Chef Mattu Macedo: Seu doce legado da TV à sala de aula, do interior para a capital

Foto: Arquivo pessoal

Ela cozinha com tradição, história e afeto. De Macaraú, em Santa Quitéria, município distante 223,46 km de Fortaleza, Mattu Macêdo foi conquistada, ainda na infância, pelos sabores da cozinha. Os cheiros de bolos, como ela lembra, abriram espaço no seu coração para o que a tornaria uma chef apaixonada pelo que faz.

Muitas pessoas a conheceram pelo programa Nossa Cozinha, da TV Jangadeiro. Mas ela acumula muitas outras facetas. Professora da Universidade Federal do Ceará (UFC) e pesquisadora gastronômica, Mattu é chef de Confeitaria e Panificação.

Na sua trajetória, guarda muitas histórias bonitas. Em uma delas, uma senhora a parou e disse que a irmã não sabia ler, “isso é um dos maiores depoimentos que eu já tive, não sabia ler nem escrever.

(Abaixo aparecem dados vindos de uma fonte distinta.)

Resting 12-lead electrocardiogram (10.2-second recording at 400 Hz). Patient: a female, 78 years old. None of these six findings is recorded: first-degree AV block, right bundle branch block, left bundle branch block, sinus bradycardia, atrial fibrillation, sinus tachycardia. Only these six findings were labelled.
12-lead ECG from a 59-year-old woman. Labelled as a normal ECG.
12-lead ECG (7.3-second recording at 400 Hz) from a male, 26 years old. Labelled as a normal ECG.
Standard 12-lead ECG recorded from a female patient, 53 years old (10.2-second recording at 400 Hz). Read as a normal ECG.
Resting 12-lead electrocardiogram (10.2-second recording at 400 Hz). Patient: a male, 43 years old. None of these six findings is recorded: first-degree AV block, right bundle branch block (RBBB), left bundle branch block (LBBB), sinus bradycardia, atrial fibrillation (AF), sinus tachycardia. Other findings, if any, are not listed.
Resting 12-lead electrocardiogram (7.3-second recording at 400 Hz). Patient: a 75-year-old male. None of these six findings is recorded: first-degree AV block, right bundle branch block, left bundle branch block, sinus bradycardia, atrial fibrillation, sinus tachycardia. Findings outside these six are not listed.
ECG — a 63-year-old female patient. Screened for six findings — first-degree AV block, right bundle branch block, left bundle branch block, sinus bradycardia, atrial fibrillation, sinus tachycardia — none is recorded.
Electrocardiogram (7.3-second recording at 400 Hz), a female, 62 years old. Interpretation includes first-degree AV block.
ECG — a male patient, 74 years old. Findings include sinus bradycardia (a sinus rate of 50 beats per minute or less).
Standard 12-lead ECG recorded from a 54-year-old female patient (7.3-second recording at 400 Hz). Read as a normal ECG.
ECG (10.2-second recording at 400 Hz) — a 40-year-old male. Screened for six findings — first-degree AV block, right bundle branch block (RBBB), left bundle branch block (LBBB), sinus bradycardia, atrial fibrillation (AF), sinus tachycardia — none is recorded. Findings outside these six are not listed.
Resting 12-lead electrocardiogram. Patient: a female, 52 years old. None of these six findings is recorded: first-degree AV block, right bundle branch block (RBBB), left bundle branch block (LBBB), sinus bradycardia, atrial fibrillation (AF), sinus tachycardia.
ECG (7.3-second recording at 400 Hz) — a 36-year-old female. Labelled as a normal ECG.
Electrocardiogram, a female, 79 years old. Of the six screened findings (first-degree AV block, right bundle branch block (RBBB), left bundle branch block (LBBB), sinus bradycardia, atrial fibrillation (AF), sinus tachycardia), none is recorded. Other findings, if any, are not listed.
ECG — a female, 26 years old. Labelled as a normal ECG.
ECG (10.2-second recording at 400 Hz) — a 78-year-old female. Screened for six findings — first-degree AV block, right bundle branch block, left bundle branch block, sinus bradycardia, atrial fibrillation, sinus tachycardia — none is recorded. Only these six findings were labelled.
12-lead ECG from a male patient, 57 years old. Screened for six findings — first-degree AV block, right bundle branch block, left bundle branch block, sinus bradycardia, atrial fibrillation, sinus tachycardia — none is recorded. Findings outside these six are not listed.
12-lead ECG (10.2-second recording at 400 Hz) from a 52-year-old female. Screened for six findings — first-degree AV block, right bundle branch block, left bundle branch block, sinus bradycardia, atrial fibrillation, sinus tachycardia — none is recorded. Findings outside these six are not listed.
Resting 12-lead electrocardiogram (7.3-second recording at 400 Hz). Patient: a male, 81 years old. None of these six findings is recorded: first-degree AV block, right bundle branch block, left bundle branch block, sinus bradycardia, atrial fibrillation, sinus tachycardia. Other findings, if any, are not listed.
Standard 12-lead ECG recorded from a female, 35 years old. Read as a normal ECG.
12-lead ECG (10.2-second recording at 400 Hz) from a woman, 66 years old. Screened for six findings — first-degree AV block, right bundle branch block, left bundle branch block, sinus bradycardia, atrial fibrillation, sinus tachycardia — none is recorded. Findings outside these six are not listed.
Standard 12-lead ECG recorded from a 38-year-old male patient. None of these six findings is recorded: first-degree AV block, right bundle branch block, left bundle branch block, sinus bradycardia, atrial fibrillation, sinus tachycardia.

E foi aprender a ler e escrever só para anotar as minhas receitas na TV“, conta.

A paixão pela confeitaria veio das horas que passava mexendo um doce ainda no Interior. “Aquele tempo que você passa mexendo um doce daquele, é você dando um pouco da sua vida a algo doce, a algo simbólico, a algo que dá prazer às pessoas”, diz a chef. O hábito de “adoçar a boca” após um almoço e toda a afetividade que envolve esses momentos, construíram nele o amor pela área.

Ao Sabores da Cidade, a professora detalha sua trajetória, recheada de conquistas, mas também de desafios. Do Interior para a capital cearense, Mattu conta mais sobre sua cozinha, preenchida de afeto e tradição. Leia a entrevista na íntegra abaixo.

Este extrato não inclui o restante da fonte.